Aussies richer, but single parents still lagging behind
MOST Australians are richer than they were 10 years ago - apart from single parents who continue to lag behind most other groups when it comes to personal finances.
The annual national Household Income and Labour Dynamics in Australia report was released this week, providing one of the best pictures of personal income and work in the country.
Lead author Roger Wilkins wrote the survey found between 2002 and 2010, median wealth of households rose 50.1% in real terms to $399,353.
He wrote the rate of wealth growth was highest for the poorest Australians, while there was a slight fall in the wealth of Australia's richest 1% of people.
"Interestingly, however, it appears that inequality in the distribution of wealth decreased between 2002 and 2010," Mr Wilkins wrote.
The report also revealed mean net wealth per adult household member rose 35% from $291,442 in 2002 to $400,617 in 2010.
It also confirmed Australia's youngest independent people were the lowest paid, with incomes increasing until people turned 55, at which point wealth fell slightly.
Mr Wilkins wrote non-elderly single people, including lone parents, had the lowest average wealth levels at about $70,000 in 2002 and about $100,000 in 2010.
"Elderly couples have the highest median net wealth followed by non-elderly couples without dependent children and then non-elderly couples with dependent children," he wrote.

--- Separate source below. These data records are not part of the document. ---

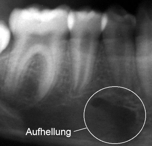 Aufhellung auf einem Röntgenfilm. Ausschnitt aus einem anonymisierten Röntgenbild. Autor ist Besitzer des Röntgenbildes (auch nach der Röntgenverordnung).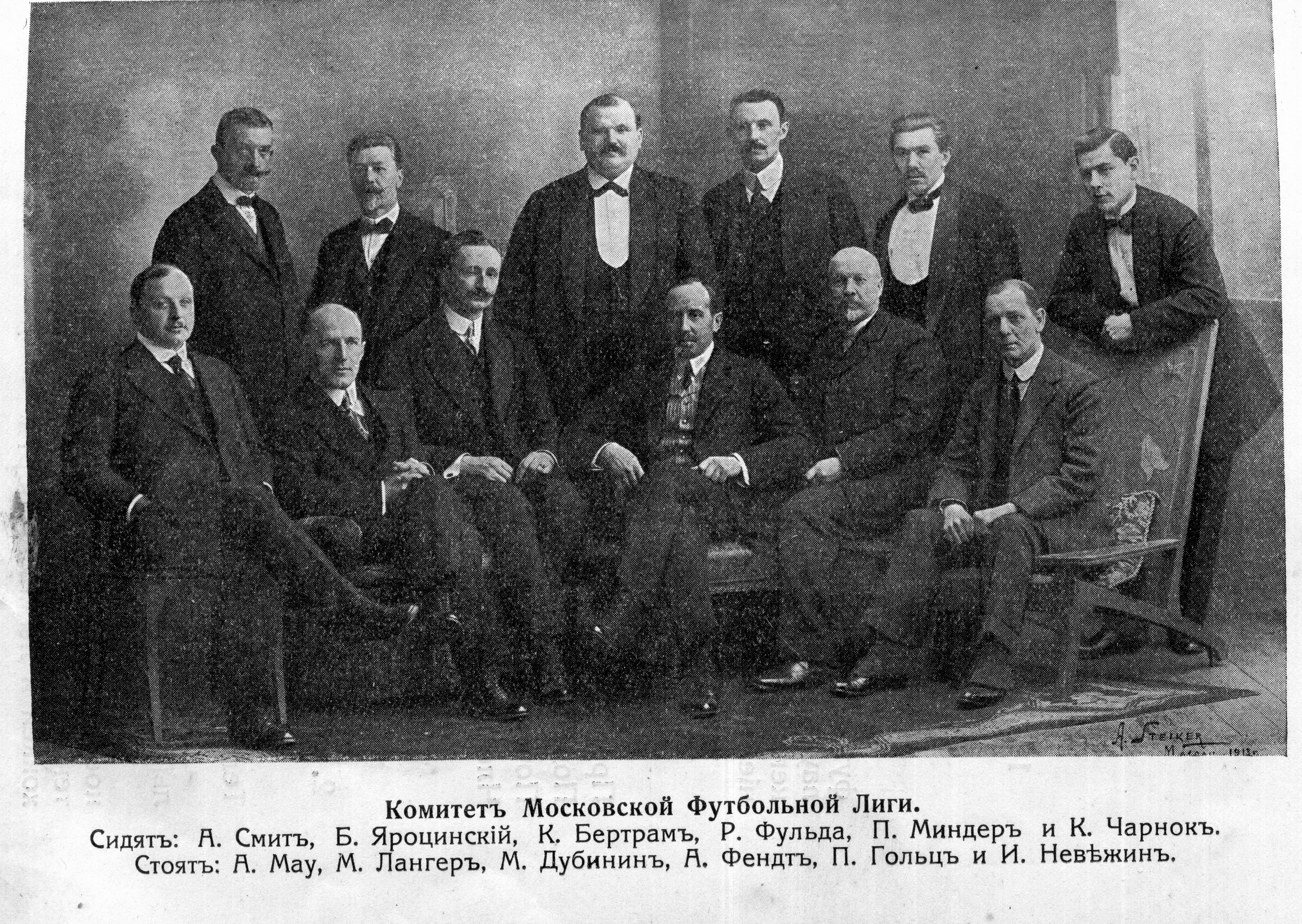 Комитет Московской футбольной лиги Сидят: А. Смит, Б. Яроцинский, К. Бертрам, Р. Фульда, П. Миндер и К. Чарнок Стоят: А. Мау, М. Лангер, М. Дубинин, А. Фендт, П. Гольц и И. Невежин.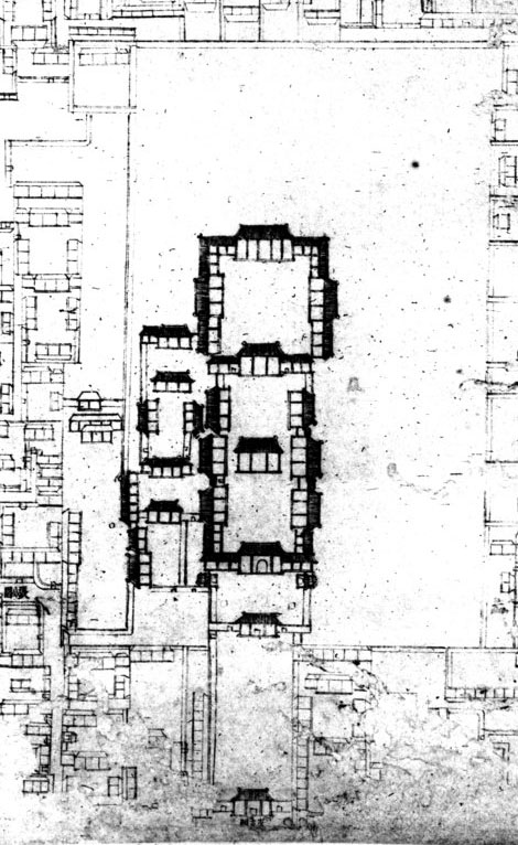 乾隆十五年（1750年）完成的《乾隆京城全图》中的崇元观（崇玄观）。本图来自清內務府藏京城全圖，故宮博物院影印，民國二十九年十二月（1940年）。

"Growth in median wealth between 2002 and 2010 was around 50% for the majority of family types, the exceptions being non-elderly couples and non-elderly single females, for which growth was around 30%."
Household income includes the combined income of all members of a household, plus government pensions and deductions of taxes, adjusted for inflation, creating figures that may seem high but are more statistically accurate.